J.A. further testified that similar incidents had taken place about once a week over the past two years, beginning when he was in second grade. On some of these occasions the defendant would say that his penis “was going to go off” and he would take out a handkerchief, put it over his penis, and wipe off the “yellowish white colored stuff” that came out of his penis. Defendant then washed out the handkerchief in a sink and put it on a line to dry. J.A. also testified that he sometimes put his mouth on defendant’s penis at his request and it was “wrinkly” and “after a while it got hard.”
J.A. testified that the reason that he often ran away or stayed out when he was not supposed to was because he was afraid of defendant. J.A. stated that he had not run away from his current foster home and that his school grades had improved from D’s and F’s to A’s and B’s. J.A. said that the reason he did not tell anyone about what was happening to him until a month after he left the Andersons was because he was living with defendant and was afraid defendant would hurt him.
Bruce Dannenberger, associate director of the Mental Health Center of La Salle County, testified that DCFS referred J.A. to him in June of 1989 for an assessment. Dannenberger met with J.A. 22 times in an attempt to determine why he repeatedly ran away, but he was unable to do so. Dannenberger asked J.A. a number of times if he was being sexually abused, but J.A. responded negatively. Because he was unable to discover the cause of J.A.’s behavioral problem, Dannenberger recommended an inpatient evaluation at Zeller Mental Health Center. J.A. was admitted to Zeller in November 1989 and remained there for about six weeks. Zeller was also unable to discover the nature of J.A.’s problems and he was returned to the Andersons in January 1990. J.A. continued to meet with Dannenberger. According to Dannenberger, on May 26, 1990, J.A. told him that defendant had been “playing with him.” In response to Dannenberger’s questions, J.A. explained that after defendant closed the store on Friday night they would go to the shoe department in the back of the store, where each would stroke the other’s penis and they would engage in *644oral sex. Dannenberger also noted that since leaving the Andersons’ home, J.A.’s attitude and school grades have improved markedly.

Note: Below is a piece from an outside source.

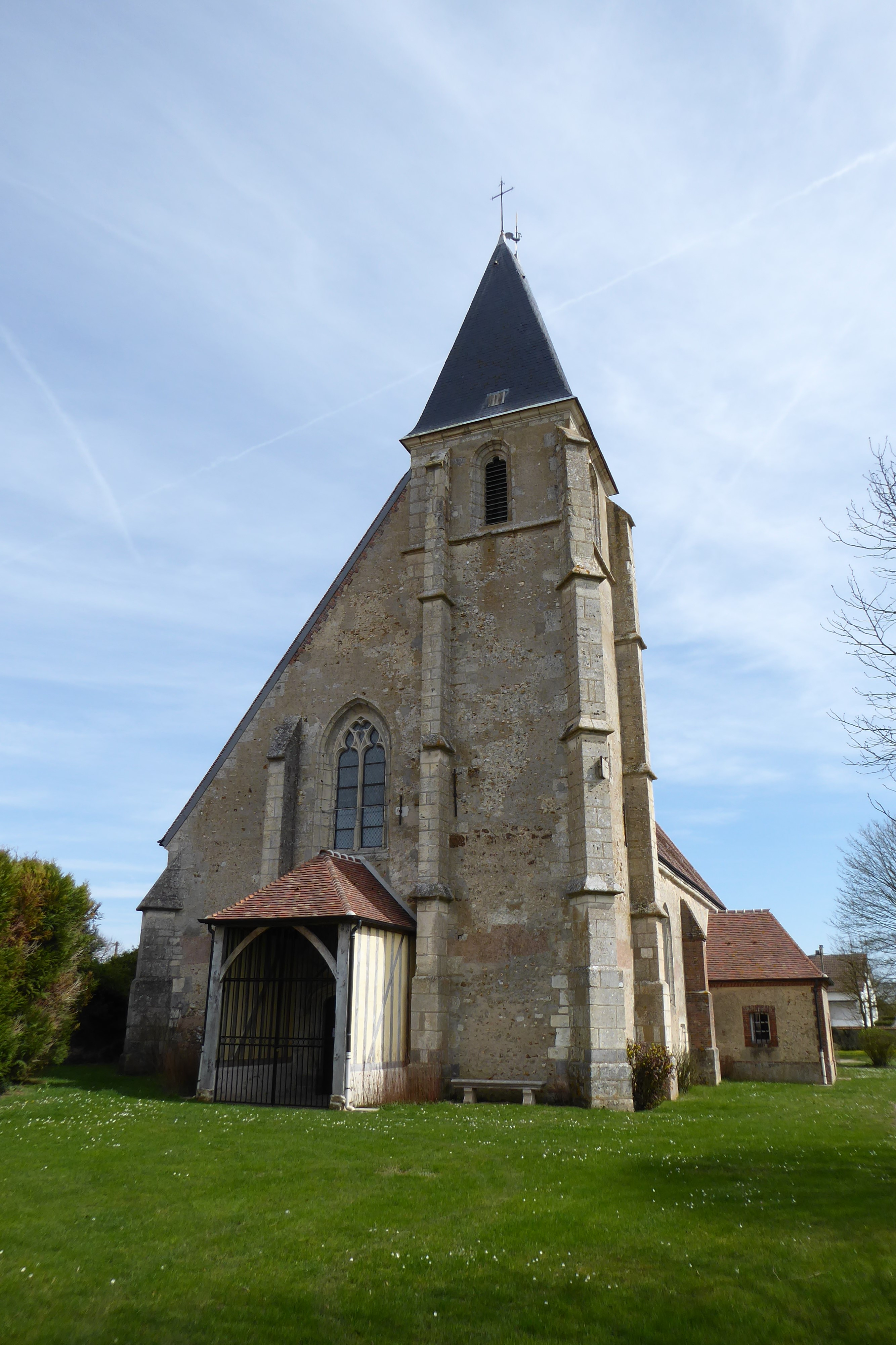 façade ouest de l'église Saint-Martin, Garancières-en-Drouais, Eure-et-Loir, France.
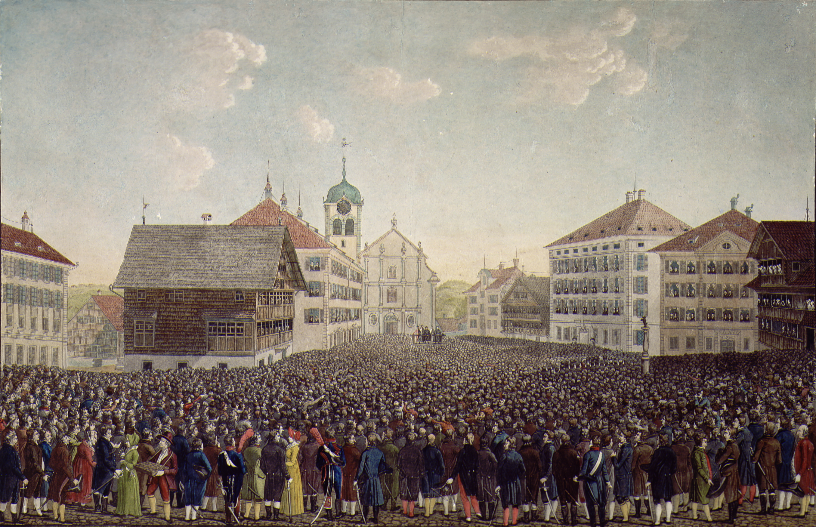 Text dazu: "Besucht von Jhro Exellenz dem Russisch-Kaiserlichen Minister, Grafen von Capo D’Istria nebst mehreren Auswärtigen Hohen Staats Personen und einer Menge fremder Zuschauer". Nach einer Zeichnung von Johann Jakob Mock. Abbild mit dem Landsgemeindeplatz in Trogen mit der Kirche, dem alten Rathaus, dem Zellwegerschen Doppelpalast, dem Haus Nr. 4, der Krone, dem späteren Rathaus und dem Pfarr- und Gemeindehaus sowie der Landsgemeinde.

On cross-examination Dannenberger agreed that while J.A. was at Zeller he had been told that he would not be returning to the Andersons’ home and that J.A. indicated that he did want to return there. Dannenberger also agreed that when J.A. was removed from the Andersons’ home in April of 1990, he did not exhibit the kind of reaction one might expect from a child who had been removed from an abusive environment. At the time that J.A. was admitted to Zeller, Dannenberger had reached a working hypothesis that he was suffering from reactive attachment disorder of infancy or early childhood. Such a condition is marked by a disturbed social relatedness resulting from grossly pathogenic care during childhood, with onset of the condition occurring before age five.
William St. Arnold testified concerning an interview with J.A. on May 29, 1990, at Dannenberger’s office. St. Arnold asked J.A. to tell him what he had told Dannenberger at the counseling session on May 26. J.A. related that he and the defendant would go to the back of the store near the shoe chairs after the store was closed and engage in acts of mutual masturbation and oral sex. This usually occurred on Friday nights and had been taking place for about two years. J.A. demonstrated some of these acts using anatomically correct dolls given to him by St. Arnold. On some occasions the defendant would use a handkerchief to wipe himself off, then take the handkerchief to a sink in the back of the store, rinse it out and hang it on a wire across the sink to dry. J.A. also stated that other sexual incidents had taken place at defendant’s residence. According to St. Arnold, J.A. related these events in a narrative fashion and he was not asked leading questions. On cross-examination, St. Arnold admitted that while J.A. told him that the last incident of sexual activity occurred during the week before he was placed in a foster home on April 25, J.A. did not state specifically what happened during that last incident.
In addition to the testimony related above, St. Arnold also testified regarding the interview with defendant at his store and the statements defendant made with respect to kissing J.A.’s penis. This testimony was substantially the same as that given at the hearing on the motion to suppress, except that St. Arnold admitted that both he and the defendant raised their voices several times during the course of the questioning.
John Pate testified to an interview with J.A. at the Bureau County sheriff’s department on May 31, 1990. St. Arnold and Janelle Beltramini were present along with Pate and J.A. According to Pate, *645J.A. told how he and the defendant had engaged in sexual activity about once a week for the past two years. The details of the incidents were consistent with those given by J.A. at the interview with St. Arnold. J.A. also described the final incident of sexual activity which occurred in April and this description was consistent with that given by J.A. at trial. Pate’s testimony regarding the statements made by the defendant during the interview at his store was consistent with that given at the suppression hearing. Both Pate and Beltramini testified that they did not think that a person standing outside the clothing store and looking in would be able to see someone lying down by the shoe chairs.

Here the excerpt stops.